Zoats are centauroid in appearance, standing some six feet high and eight feet long. Heavy plates of fused scales cover their shoulders, back, and hindquarters. Their heads are reptilian in appearance, with a broad, slightly domed skull, large eyes, and a wide mouth that gives them a wry expression. Colour ranges from dark brown through maroon to purple. They do not wear clothing or armour.

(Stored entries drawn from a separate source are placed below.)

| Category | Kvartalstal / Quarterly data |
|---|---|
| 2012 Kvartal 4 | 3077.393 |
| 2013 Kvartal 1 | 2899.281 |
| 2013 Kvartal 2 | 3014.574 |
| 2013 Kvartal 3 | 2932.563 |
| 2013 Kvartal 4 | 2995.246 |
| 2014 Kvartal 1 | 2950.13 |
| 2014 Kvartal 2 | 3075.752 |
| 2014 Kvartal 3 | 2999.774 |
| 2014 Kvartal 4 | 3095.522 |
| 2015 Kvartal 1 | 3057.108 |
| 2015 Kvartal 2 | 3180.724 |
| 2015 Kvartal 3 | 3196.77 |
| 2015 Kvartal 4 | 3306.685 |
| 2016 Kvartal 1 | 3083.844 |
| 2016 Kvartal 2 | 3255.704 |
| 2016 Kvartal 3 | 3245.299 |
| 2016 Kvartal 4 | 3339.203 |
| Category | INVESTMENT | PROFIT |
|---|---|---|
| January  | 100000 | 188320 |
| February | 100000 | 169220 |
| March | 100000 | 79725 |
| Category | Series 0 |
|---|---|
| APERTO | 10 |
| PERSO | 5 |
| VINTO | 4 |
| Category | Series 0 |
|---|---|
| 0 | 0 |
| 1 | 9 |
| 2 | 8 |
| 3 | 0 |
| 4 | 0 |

Their characteristic weapon is a long, two-handed mace whose tip is a cylinder of black stone bound in a silvery metal. The head is carved with strange runes that are indecipherable by other races. All Zoats seem to speak a common grinding, rumbling tongue; they may also speak Eltharin and occasionally the local Human language.

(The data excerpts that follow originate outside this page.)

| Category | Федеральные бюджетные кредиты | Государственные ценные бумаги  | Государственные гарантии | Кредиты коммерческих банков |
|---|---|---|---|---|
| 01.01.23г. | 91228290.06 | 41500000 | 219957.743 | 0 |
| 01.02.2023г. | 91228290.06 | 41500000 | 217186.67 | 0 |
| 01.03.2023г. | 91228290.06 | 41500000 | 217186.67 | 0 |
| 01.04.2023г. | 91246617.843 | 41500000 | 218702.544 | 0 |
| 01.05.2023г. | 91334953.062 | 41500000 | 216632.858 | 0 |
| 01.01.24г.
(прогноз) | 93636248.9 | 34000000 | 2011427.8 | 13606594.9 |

M WS BS S T I Ag Dex Int WP Fel W
7 59 25 50 50 50 25 43 45 43 40 19


Traits: Arboreal, Armour 3 (body/hindquarters, Armour 1 (elsewhere), Night Vision, Size (Large), Stride, Tracker, Weapon +8


Optional: Spellcaster (Amber)


Zoat Mace

Price Enc Availability Reach Damage Qualities and Flaws
N/A 3 Exotic 3 +SB+6 Damaging, Impact1, Pummel, Unbreakable, Tiring2


1. A Zoat Mace wielded by a spellcaster is normally inscribed with a mystical rune that gives it the Impact Quality.


2. Only if the wielder’s SB is 3 or less.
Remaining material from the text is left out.